Comptes Rendus
Fourier and the science of today / Fourier et la science d'aujourd'hui
Role of conserved quantities in Fourier's law for diffusive mechanical systems
[Rôle des quantités conservées dans la loi de Fourier pour les systèmes mécaniques diffusifs]
Comptes Rendus. Physique, Volume 20 (2019) no. 5, pp. 429-441.

Le transport d'énergie peut être influencé par la présence d'autres quantités conservées. Nous considérons ici des systèmes diffusifs dans lesquels l'énergie et les autres quantités conservées évoluent macroscopiquement à la même échelle diffusive spatio-temporelle. Dans ces situations, la loi de Fourier dépend aussi du gradient des autres quantités conservées.
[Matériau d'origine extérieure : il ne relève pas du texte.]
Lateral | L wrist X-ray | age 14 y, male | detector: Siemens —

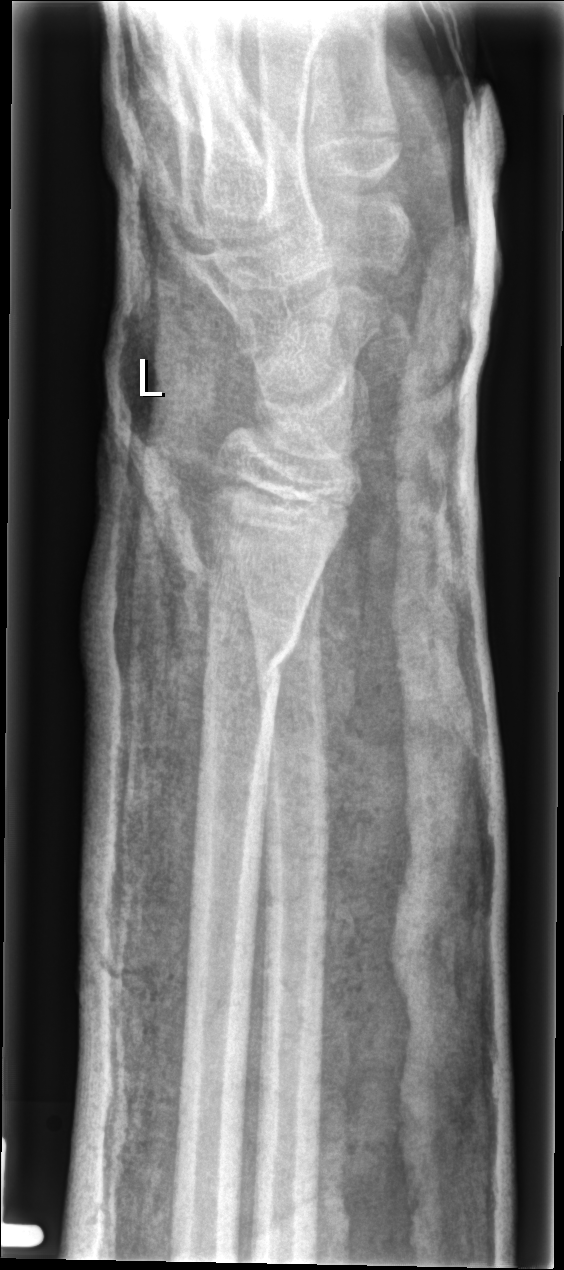 Boxes as x1,y1,x2,y2 (top-left / bottom-right, pixel units). Fx — [199, 618, 304, 706].

La chaîne du rotor est un exemple classique de ces systèmes, où l'énergie et le moment angulaire sont conservés. Nous passons en revue ici quelques résultats mathématiques récents sur le transport diffusif de l'énergie et d'autres quantités conservées, en particulier relatifs à des systèmes dans lesquels la dynamique hamiltonienne est perturbée par des termes stochastiques conservateurs. La dynamique stochastique permet de définir les coefficients de transport (conductivité thermique) et, dans certains cas, de prouver l'équilibre local et la réponse linéaire nécessaire pour obtenir les équations diffusives qui régissent l'évolution macroscopique des quantités conservées. Les profils de température et les autres profils des quantités conservées dans les états stationnaires hors équilibre peuvent alors être compris à partir du comportement diffusif non stationnaire. Nous passons également en revue certains résultats et problèmes ouverts concernant l'approche en deux étapes (par couplage faible ou limites cinétiques) de l'équation de la chaleur à partir de modèles mécaniques dans lesquels seule l'énergie est conservée.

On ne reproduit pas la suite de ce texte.